This International Museum Day may be a good opportunity to consider some of the growing number of museums dedicated to preserving the history of computing.
In the UK:
The National Museum of Computing, located on Bletchley Park, is an independent charity housing the world’s largest collection of functional historic computers, including the rebuilt Colossus, the world’s first electronic computer, and the WITCH, the world’s oldest working digital computer. The museum enables visitors to follow the development of computing from the ultra-secret pioneering efforts of the 1940s through the large systems and mainframes of the 1950s, 60s and 70s, and the rise of personal computing in the 1980s and beyond. (Images above are from http://www.tnmoc.org/)
http://www.tnmoc.org/
The Centre for Computing History is based in Cambridge. It hosts hands-on exhibitions, educational workshops and a wide range of activities and events. Most importantly, it makes the history of personal computing relevant and fun for all ages!
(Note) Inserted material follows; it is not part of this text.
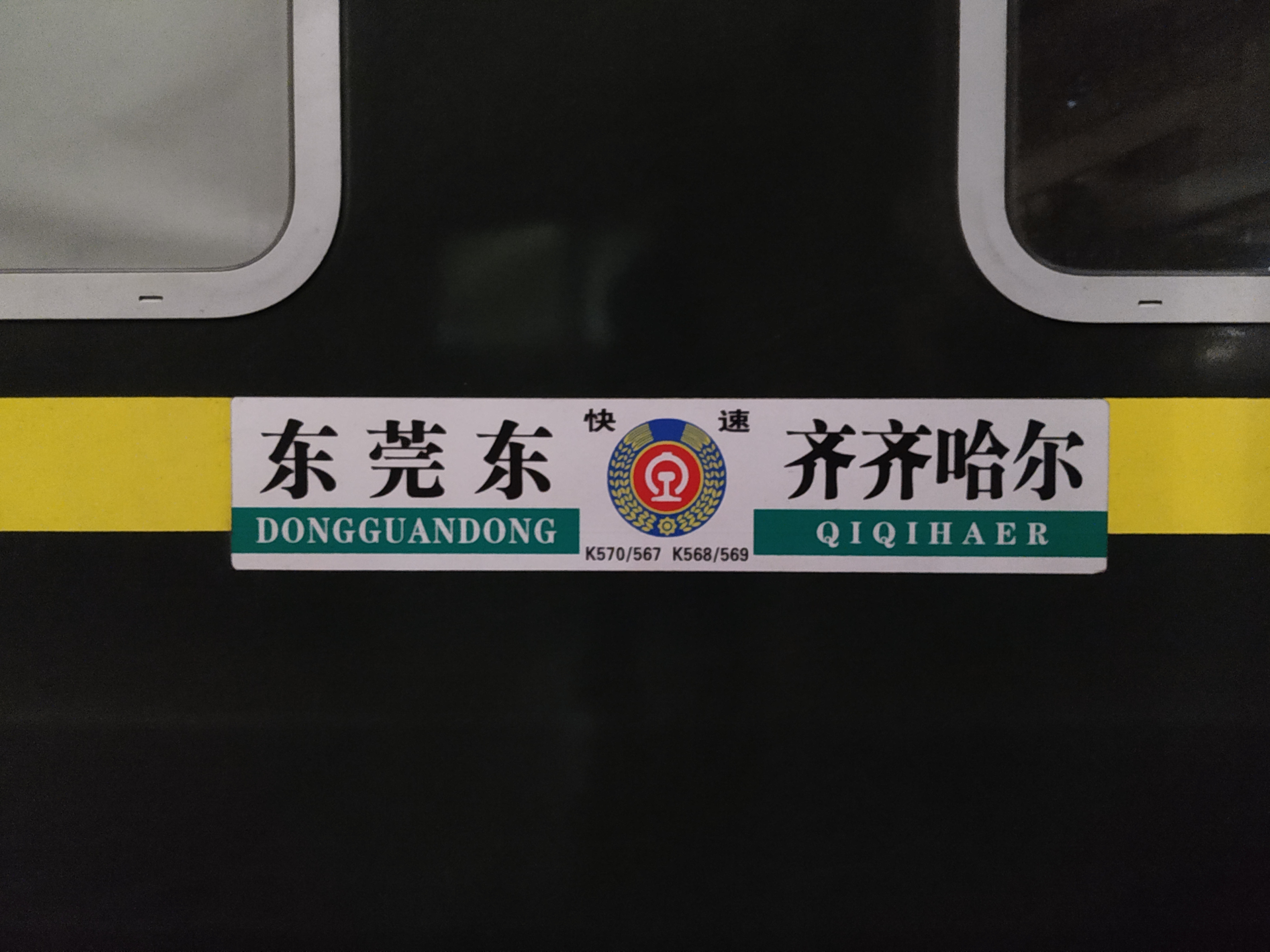 中文（中国大陆）: 东莞东至齐齐哈尔的K567次列车水牌
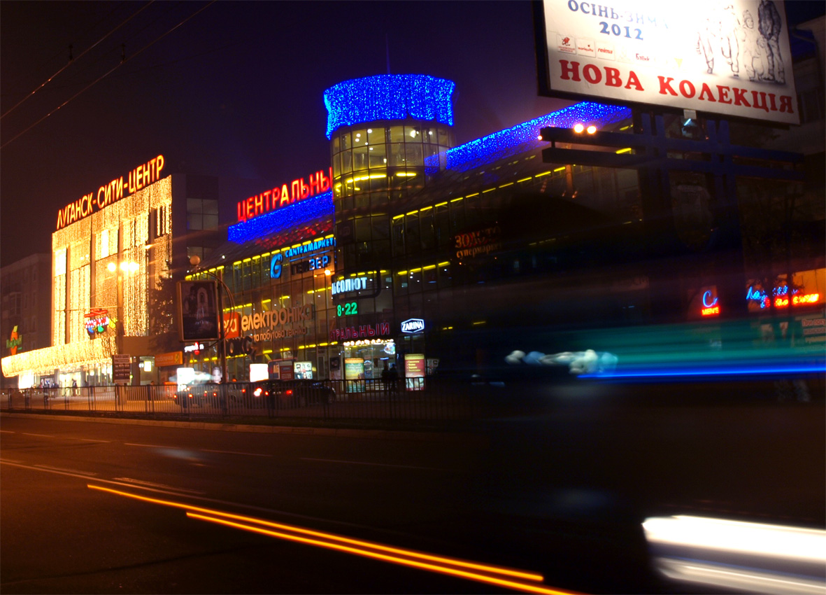 Торгівельні центри на вул. Радянській (Луганськ)

The growth and innovation of the computing revolution has been fast and furious. Having created our global society, whereby our thinking, means of communication and the way we organise our lives have been irreversibly transformed, it is now impossible to envisage a world without computers or the Internet.
There is now a generation growing up who know very little about how this has all come to pass. The Centre for Computing History tells this story.
http://www.computinghistory.org.uk/
In Australia:
The Museum of Computing History at Monash University is an exciting visual exploration of computer technology and how it has changed our lives. The Museum aims to provide a visual display of computing history as well as establish a reference collection demonstrating the use of computing technology at the university.
https://www.monash.edu/it/about-us/museum-of-computing-history
In the US:
The Computer History Museum in California dates from 1968, and claims to house the largest and most significant collection of computing artifacts in the world. The mission of the Computer History Museum is to preserve and present for posterity the artifacts and stories of the Information Age.
http://www.computerhistory.org/
In Europe:
The Heinz Nixdorf MuseumsForum (HNF) in Paderborn, Germany, invites visitors to experience the history, present and future of information technology over 6,000 m² of floorspace, from the first written characters, via typewriters and calculating machines all the way to early computers and present-day robots. This museum is said to have the greatest number of items on exhibit of any computing museum.